[Data items]
★ ★ ★

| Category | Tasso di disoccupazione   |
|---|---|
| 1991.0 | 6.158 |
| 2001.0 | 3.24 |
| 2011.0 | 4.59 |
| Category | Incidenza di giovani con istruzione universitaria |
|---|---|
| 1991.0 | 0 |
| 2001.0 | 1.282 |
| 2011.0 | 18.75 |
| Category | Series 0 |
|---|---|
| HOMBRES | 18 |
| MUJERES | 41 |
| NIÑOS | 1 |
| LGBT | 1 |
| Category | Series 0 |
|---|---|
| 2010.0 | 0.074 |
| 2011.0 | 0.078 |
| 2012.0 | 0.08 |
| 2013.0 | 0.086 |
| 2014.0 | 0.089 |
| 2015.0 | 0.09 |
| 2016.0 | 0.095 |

★ ★ ★

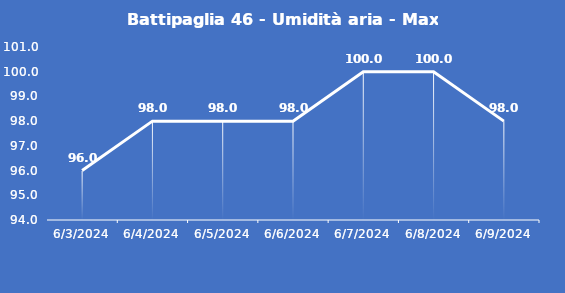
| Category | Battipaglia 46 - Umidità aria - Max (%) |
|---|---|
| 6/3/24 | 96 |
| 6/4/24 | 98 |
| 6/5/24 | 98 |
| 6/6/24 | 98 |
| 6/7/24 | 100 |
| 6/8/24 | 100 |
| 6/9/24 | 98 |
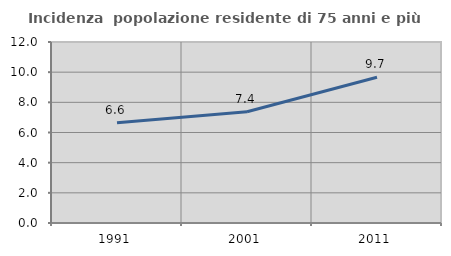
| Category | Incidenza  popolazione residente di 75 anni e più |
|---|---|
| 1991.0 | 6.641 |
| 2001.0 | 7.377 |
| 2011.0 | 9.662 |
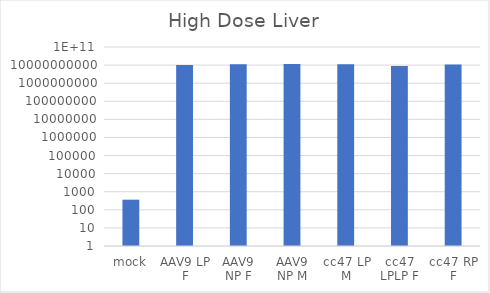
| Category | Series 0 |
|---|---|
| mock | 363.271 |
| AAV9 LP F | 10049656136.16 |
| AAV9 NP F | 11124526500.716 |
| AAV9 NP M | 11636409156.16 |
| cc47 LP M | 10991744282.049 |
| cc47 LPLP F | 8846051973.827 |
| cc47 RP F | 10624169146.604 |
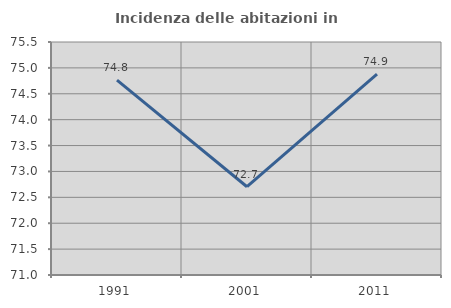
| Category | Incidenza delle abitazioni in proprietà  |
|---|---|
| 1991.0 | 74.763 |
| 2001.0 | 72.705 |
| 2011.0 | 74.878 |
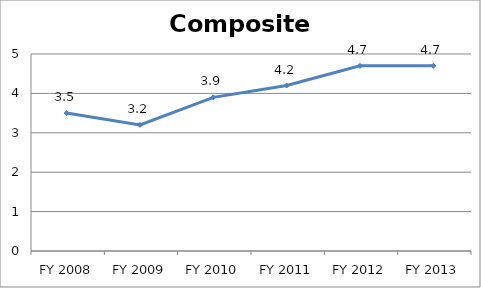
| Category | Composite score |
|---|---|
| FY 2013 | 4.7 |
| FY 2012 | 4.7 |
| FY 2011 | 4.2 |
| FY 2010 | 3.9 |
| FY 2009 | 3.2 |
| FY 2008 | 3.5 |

★ ★ ★

In the entries above, find the line holding "2001.0 | 1.282 |" and the line holding "2016.0 | 0.095 |", then retype exactly those two lines and every line between them, and nothing else.

Written answer:
| 2001.0 | 1.282 |
| 2011.0 | 18.75 |
| Category | Series 0 |
|---|---|
| HOMBRES | 18 |
| MUJERES | 41 |
| NIÑOS | 1 |
| LGBT | 1 |
| Category | Series 0 |
|---|---|
| 2010.0 | 0.074 |
| 2011.0 | 0.078 |
| 2012.0 | 0.08 |
| 2013.0 | 0.086 |
| 2014.0 | 0.089 |
| 2015.0 | 0.09 |
| 2016.0 | 0.095 |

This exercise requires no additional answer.